According to a study conducted by Stanford University, Imperial College London, and the Internet Archive, 35% of newly published websites are now either generated or assisted by AI as of mid-2025. This percentage was virtually nonexistent before the launch of ChatGPT in November 2022.
“The rapid rise of AI-generated content on the web is truly remarkable,” remarked Jonáš Doležal, a researcher at Imperial College London and co-author of the paper, speaking to 404 Media. “In just three years, after decades of human-driven development, a significant portion of the internet has transitioned to being shaped by AI.”
The study, titled ‘The Impact of AI-Generated Text on the Internet,’ analyzed data from 33 months of website snapshots collected via the Internet Archive’s Wayback Machine using an AI text detection tool called Pangram v3.
Among six hypotheses tested regarding AI content’s impact on the web, only two were substantiated. Firstly, the internet is becoming less semantically diverse; AI-generated sites had semantic similarity scores 33% higher than those written by humans, indicating repetitive expression of similar ideas. The study posits that this could result in a narrowing of the online Overton window due to language models favoring outputs similar to their training data.
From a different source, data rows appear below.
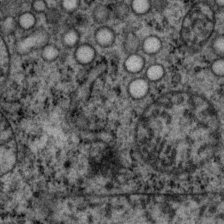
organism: P. pacificus
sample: Pharynx
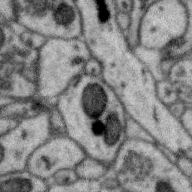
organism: Zebra finch
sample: Brain
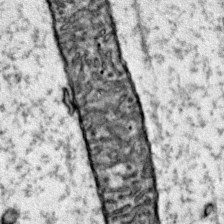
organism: Mouse
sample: Primary visual cortex
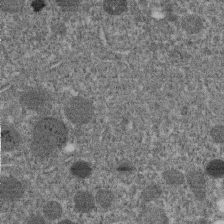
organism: C. elegans
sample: C. elegans embryo early stage
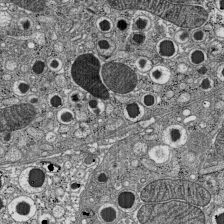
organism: C57BL Mouse
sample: Pancreatic islet
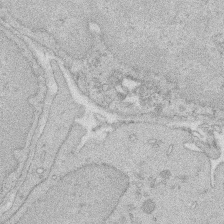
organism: Rat
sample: Salivary granule
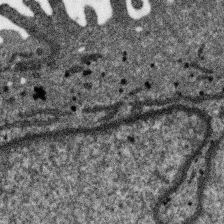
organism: Human
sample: Lung epithelial cells infected with SARS-CoV-2
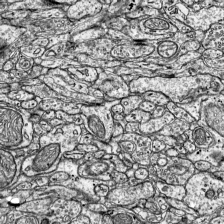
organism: Mouse
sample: Visual Cortex
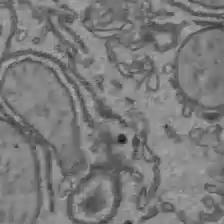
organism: C57BL Mouse
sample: Liver
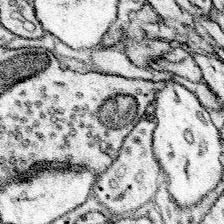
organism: Mouse
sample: Somatosensory cortex neuropil
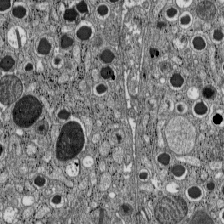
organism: C57BL Mouse
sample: Pancreatic islet
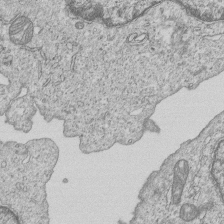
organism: Human
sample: MDA-MB-231 cells
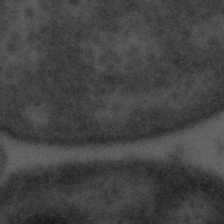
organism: Tuwongella immobilis
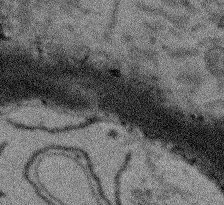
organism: Arabidopsis thaliana
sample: Root tip
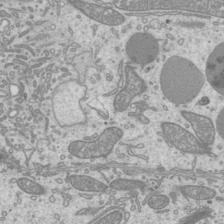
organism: Mouse
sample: Cilia; mouse epididymis
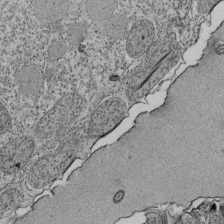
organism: Tetrahymena
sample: Cilia in tetrahymena
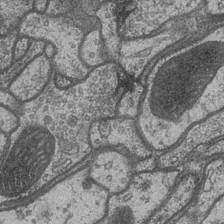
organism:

Secondly, AI content displayed a sentiment score over 107% more positive compared to human-generated content, likely reflecting the sycophantic tendencies inherent in large language models (LLMs) trained on human approval signals. This trend could lead to the marginalization of dissent as AI-produced content tends to be sanitized and uniformly upbeat.
Contrary to popular belief, the study found no significant increase in factual inaccuracies associated with AI-generated content; there was no substantial correlation between AI presence and error rates. The hypothesis that AI would homogenize individual voices into a generic style was also not supported by character-level analysis data.
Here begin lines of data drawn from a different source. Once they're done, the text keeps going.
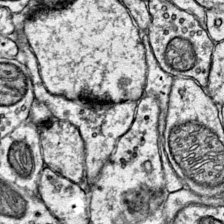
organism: Mouse
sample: Primary visual cortex
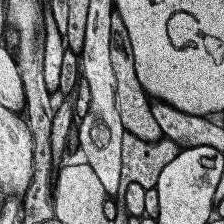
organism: Human
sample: Temporal Lobe
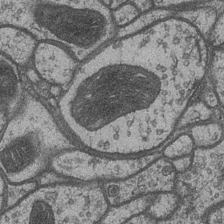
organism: Drosophila
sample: Optic medulla
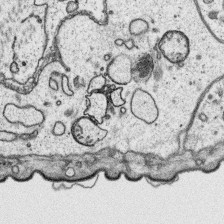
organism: Platynereis dumerilii
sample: Parapodia
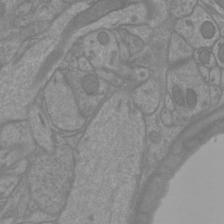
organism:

Beyond discourse quality implications, at 35% AI prevalence, the risk of model collapse—where future models degrade after training on AI-generated content—becomes more than just theoretical. Foundation models trained on current web crawls will increasingly incorporate AI-generated and semantically homogenized data.
The researchers are collaborating with the Internet Archive to develop a continuous monitoring tool that tracks AI’s share of the web in real-time, moving beyond one-off snapshots. A concurrent U.S. survey revealed that most Americans already believe all six negative hypotheses about AI content, even those not supported by data. Those who infrequently use AI were 12% more likely to believe in its harms compared to regular users. Despite concerns, the study concludes: while a significant portion of new web content is AI-generated, it hasn’t rendered the internet ‘dead,’ but rather filled with what could be considered ‘zombie’ content.